From Lugovoi's point of view, the natural strategy may well be to wait until the British side has shown its hand before deciding how to play his.  Obviously, the inquest team will be seeking clarifications from him.  

But how far they are in a position to anticipate the kind of process of questioning which will go on in the actual inquest, and try to pin him -- or others -- down on questions of fact at this stage is not clear to me.

Another thing which might change matters would be someone in the MSM decided to attempt to do some serious journalism.  But given that so far most British journalists have simply recycled 'talking points' from the anonymous security sources, figures in the investigation, or associates of Litvinenko,

I would not rate the chances of this happening very highly, in that once people have swallowed disinformation, and made complete assess of themselves by doing so, they are generally profoundly reluctant to admit the fact.

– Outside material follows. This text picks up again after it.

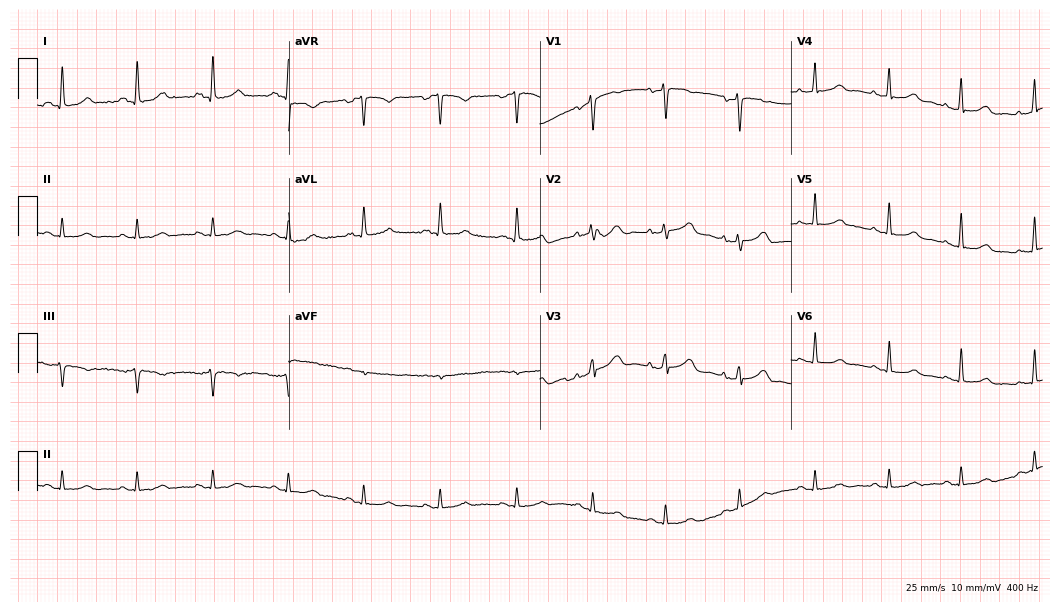
12-lead ECG from a 49-year-old woman. Recorded interpretation: within normal limits.

An honourable exception to the generally lamentable standard of British reporting on the Litvinenko mystery, incidentally, is a good article by Mary Dejevsky in the Independent back in May 2008.

by djhabakkuk (david daught habakkuk at o two daught co daught uk) on Thu Dec 20th, 2012 at 11:21:52 AM EST
[ Parent ]
The "properly interested parties" have a bunch of information that we don't have. Does a slam-dunk case emerge from this info? That seems unlikely.

The profile of Marina in that Independent article is fascinating. Quite likely, she doesn't know the truth about her late husband's doings. Is she seeking after truth in the inquest, or seeking to protect her husband's good name?

It is rightly acknowledged that people of faith have no monopoly of virtue - Queen Elizabeth II

by eurogreen on Thu Dec 20th, 2012 at 12:12:55 PM EST
[ Parent ]
If you look at what Ben Emmerson QC , counsel for Marina Litvinenko, said at the 13 December hearing, it will be evident that it is far from clear that her claims to have been 'out of the loop' on her husband's doings should be accepted.

Associates of Litvinenko -- notably Alex Goldfarb -- have milked the image of the tragic widow, vainly seeking justice, for all it is worth.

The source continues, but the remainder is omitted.